| Records for this task |
····················
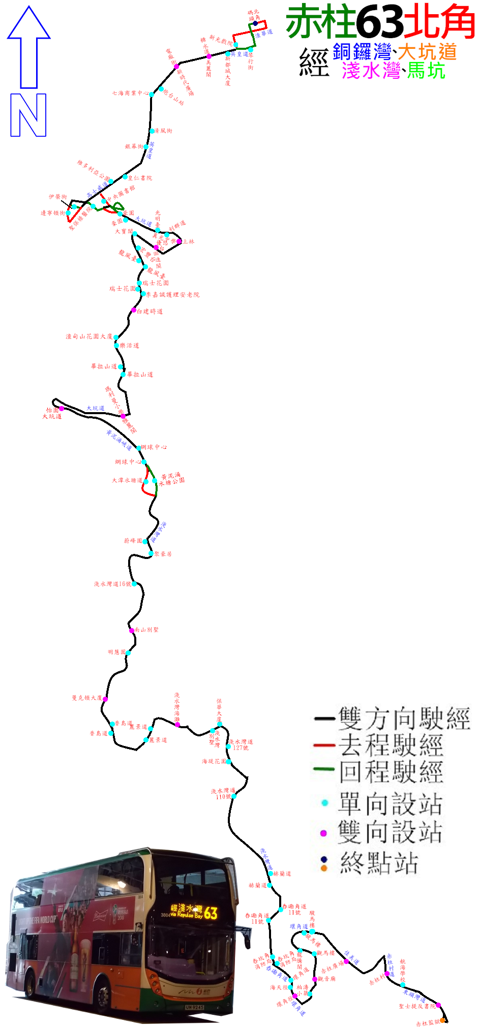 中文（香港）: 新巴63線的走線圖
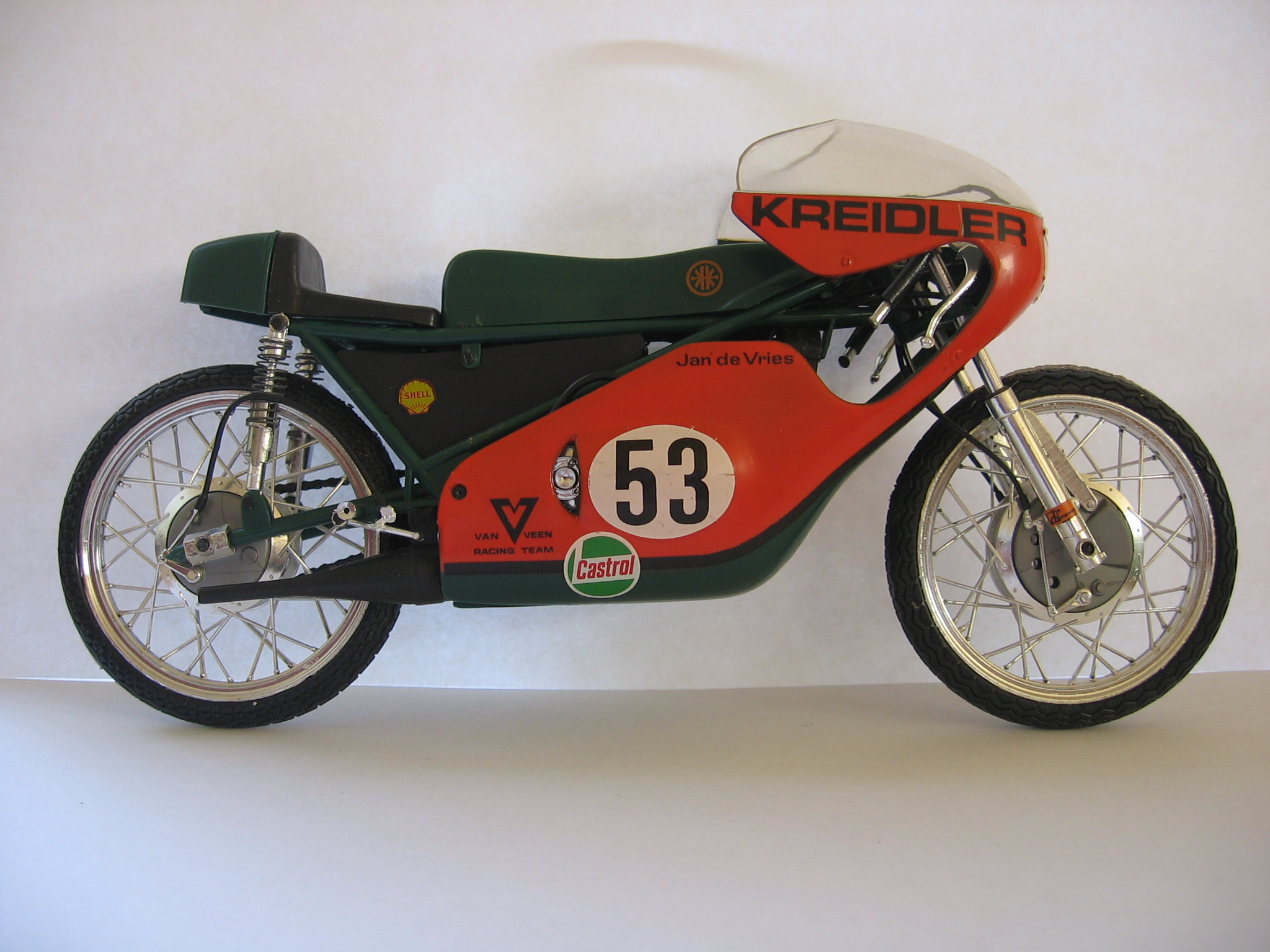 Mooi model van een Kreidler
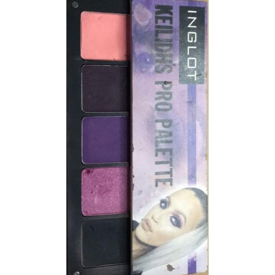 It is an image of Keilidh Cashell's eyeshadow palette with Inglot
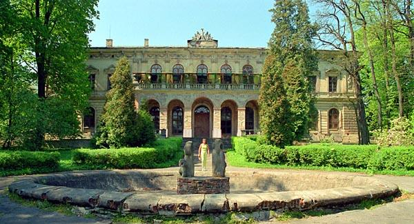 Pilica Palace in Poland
····················
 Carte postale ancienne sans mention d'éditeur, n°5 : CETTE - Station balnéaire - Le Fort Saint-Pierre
····················
| Work to complete |
Once the line with "It is an image" is found above, transcribe each line from it through the line with "Pilica Palace in Poland", exactly, and omit the pictures.

| Task solution |
 It is an image of Keilidh Cashell's eyeshadow palette with Inglot
 Pilica Palace in Poland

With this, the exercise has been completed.